Problem details →
Please copy every line with the string "cells" from the entries below.

[Provided material Boundary: Start]

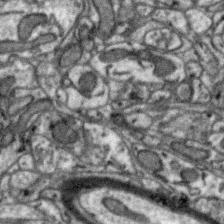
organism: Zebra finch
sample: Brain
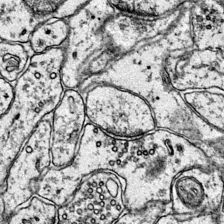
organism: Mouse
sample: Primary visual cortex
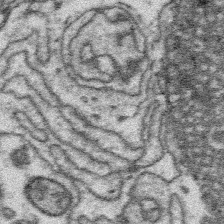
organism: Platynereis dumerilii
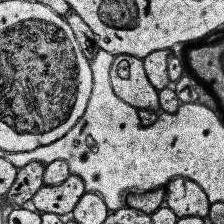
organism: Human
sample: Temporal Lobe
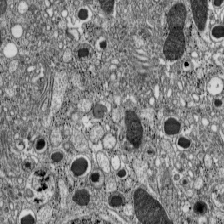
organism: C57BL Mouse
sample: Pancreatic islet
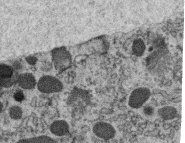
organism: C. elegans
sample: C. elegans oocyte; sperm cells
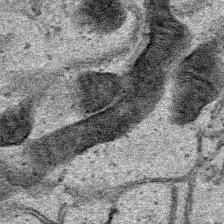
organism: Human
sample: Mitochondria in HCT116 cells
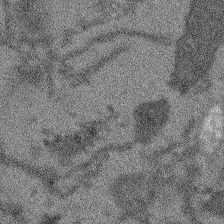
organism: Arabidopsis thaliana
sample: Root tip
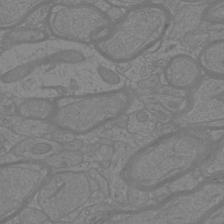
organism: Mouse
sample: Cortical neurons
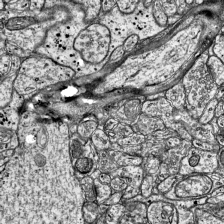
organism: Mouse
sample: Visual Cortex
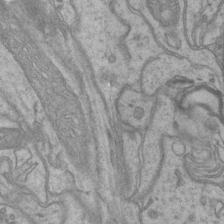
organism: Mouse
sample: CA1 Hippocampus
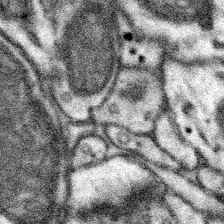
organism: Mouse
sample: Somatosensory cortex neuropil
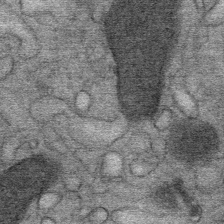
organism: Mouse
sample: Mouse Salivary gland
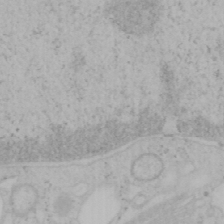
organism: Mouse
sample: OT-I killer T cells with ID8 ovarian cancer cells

[Provided material Boundary: End]
[Provided material Boundary: Start]

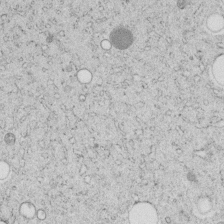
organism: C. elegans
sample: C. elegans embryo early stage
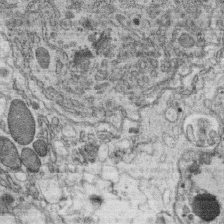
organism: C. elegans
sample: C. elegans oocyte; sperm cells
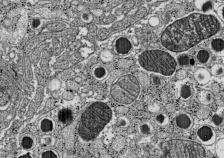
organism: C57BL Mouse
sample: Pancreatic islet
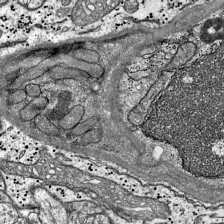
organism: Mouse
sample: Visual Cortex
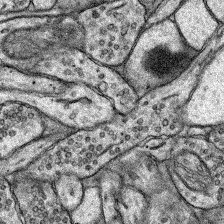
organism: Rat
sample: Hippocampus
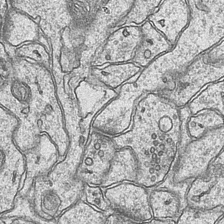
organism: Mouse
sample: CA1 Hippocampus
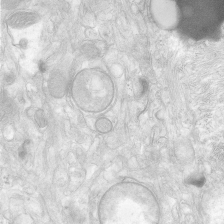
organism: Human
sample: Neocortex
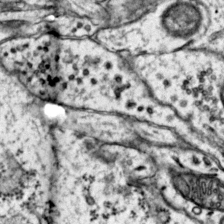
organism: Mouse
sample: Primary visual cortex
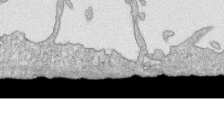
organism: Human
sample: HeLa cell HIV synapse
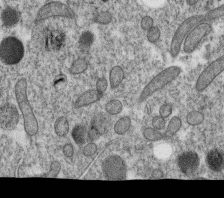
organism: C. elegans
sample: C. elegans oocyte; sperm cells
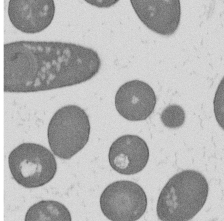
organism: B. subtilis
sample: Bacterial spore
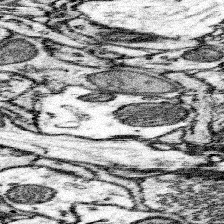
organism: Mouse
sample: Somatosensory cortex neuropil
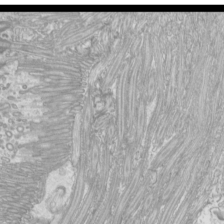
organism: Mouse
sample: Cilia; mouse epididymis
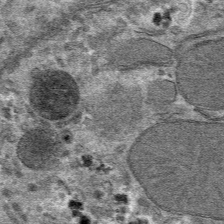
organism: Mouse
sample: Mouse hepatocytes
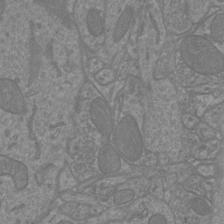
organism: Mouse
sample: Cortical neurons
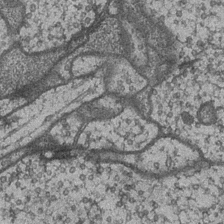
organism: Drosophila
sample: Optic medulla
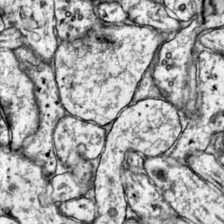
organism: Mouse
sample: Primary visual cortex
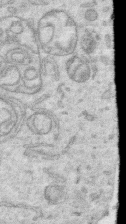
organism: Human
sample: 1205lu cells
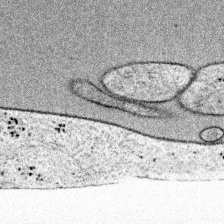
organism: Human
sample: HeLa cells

[Provided material Boundary: End]

Solution below →
sample: C. elegans oocyte; sperm cells
sample: Mitochondria in HCT116 cells
sample: OT-I killer T cells with ID8 ovarian cancer cells
sample: C. elegans oocyte; sperm cells
sample: C. elegans oocyte; sperm cells
sample: 1205lu cells
sample: HeLa cells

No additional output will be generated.